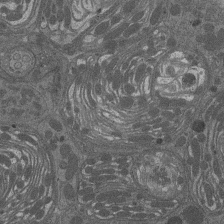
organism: Drosophila
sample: Antenna
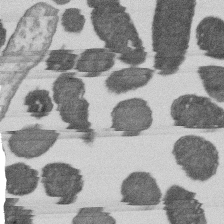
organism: E. coli
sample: Bacterial nucleoid
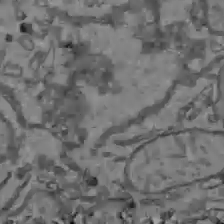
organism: C57BL Mouse
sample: Liver
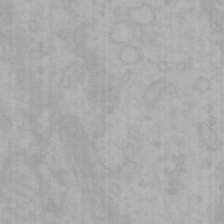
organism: Mouse
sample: Choroid plexus
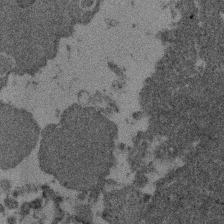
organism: Mouse
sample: Dividing mouse embryo 1 cell stage
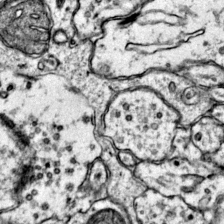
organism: Mouse
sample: Primary visual cortex
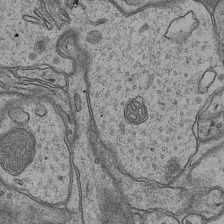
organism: Mouse
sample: CA1 Hippocampus
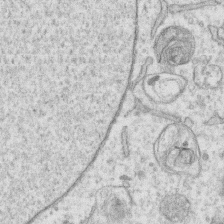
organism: Human
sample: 1205lu cells
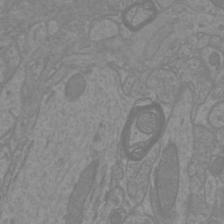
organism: Mouse
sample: Cortical neurons
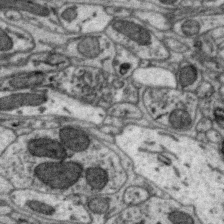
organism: Zebra finch
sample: Brain
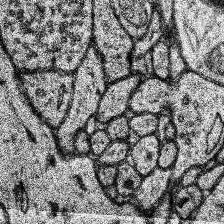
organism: Human
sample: Temporal Lobe

============================================================

Task to carry out: Retype the records verbatim, but not their images.

Solved problem:
organism: Drosophila
sample: Antenna
organism: E. coli
sample: Bacterial nucleoid
organism: C57BL Mouse
sample: Liver
organism: Mouse
sample: Choroid plexus
organism: Mouse
sample: Dividing mouse embryo 1 cell stage
organism: Mouse
sample: Primary visual cortex
organism: Mouse
sample: CA1 Hippocampus
organism: Human
sample: 1205lu cells
organism: Mouse
sample: Cortical neurons
organism: Zebra finch
sample: Brain
organism: Human
sample: Temporal Lobe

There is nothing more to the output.